3. Next-sell recommendations
These recommendations are formed after the customer has made a purchase. The result of these recommendations is expressed in the form of a thank-you letter or a letter of purchase confirmation. Next-sell recommendations are individual for each client and take into account all client information.
An example of using post-sales recommendations is described in the book "Data-Driven Marketing: The 15 Metrics Everyone in Marketing Should Know" by Mark Jeffery.
The book tells how a hardware hypermarket, using customer data, found out that customers who build summer terraces or gazebos will soon think about buying a grill or barbecue. The hypermarket then launched a follow-up campaign, inviting these customers to buy a grill after they bought everything needed to build their summer terraces.
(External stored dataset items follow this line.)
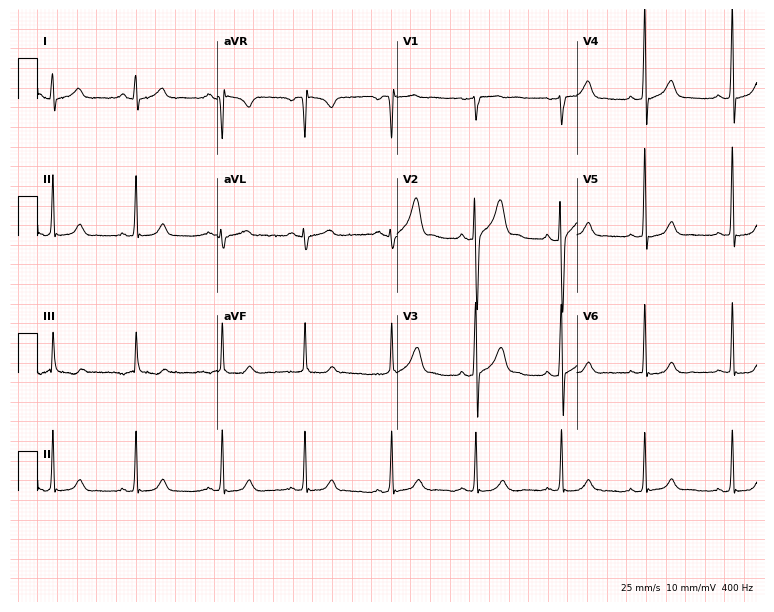
Standard 12-lead ECG recorded from a man, 19 years old. Read as a normal ECG.
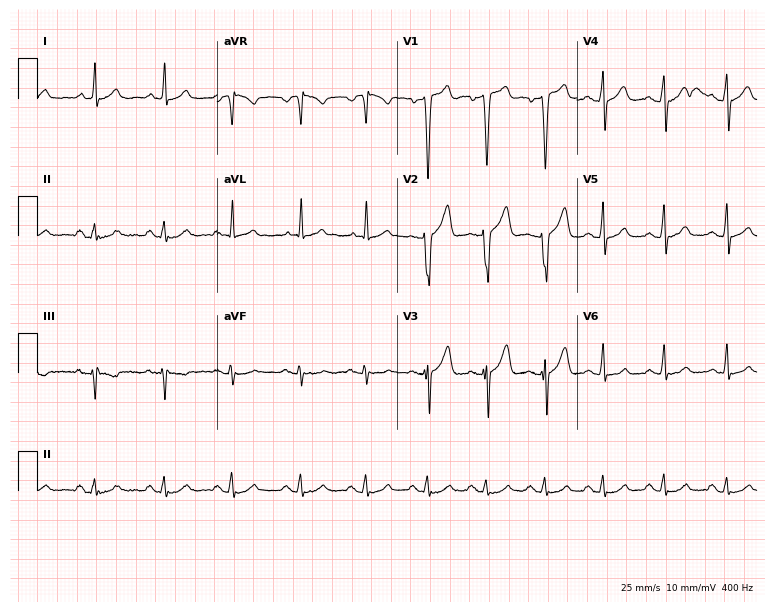
12-lead ECG from a 40-year-old male patient. Screened for six findings — first-degree AV block, right bundle branch block (RBBB), left bundle branch block (LBBB), sinus bradycardia, atrial fibrillation (AF), sinus tachycardia — none is recorded.
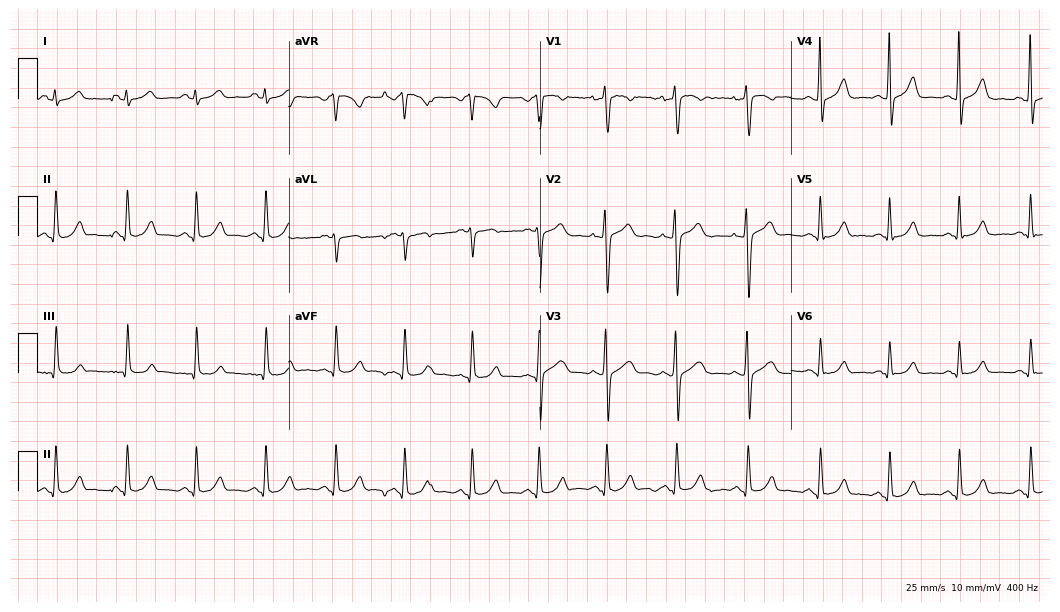
12-lead ECG (10.2-second recording at 400 Hz) from a woman, 35 years old. Labelled as a normal ECG.

Get more out of your retail data by applying these models.
Predictive analytics models have potential and are of great value, but only if you link them to your daily marketing campaigns. Integrate a predictive analytics platform with your marketing delivery system. Link it to an email service, website, call center, and/or cash register.
It is better to start by integrating one working model that will help you run an effective marketing campaign than to apply all 10 models at the same time, without knowing which one to choose for predictive analysis.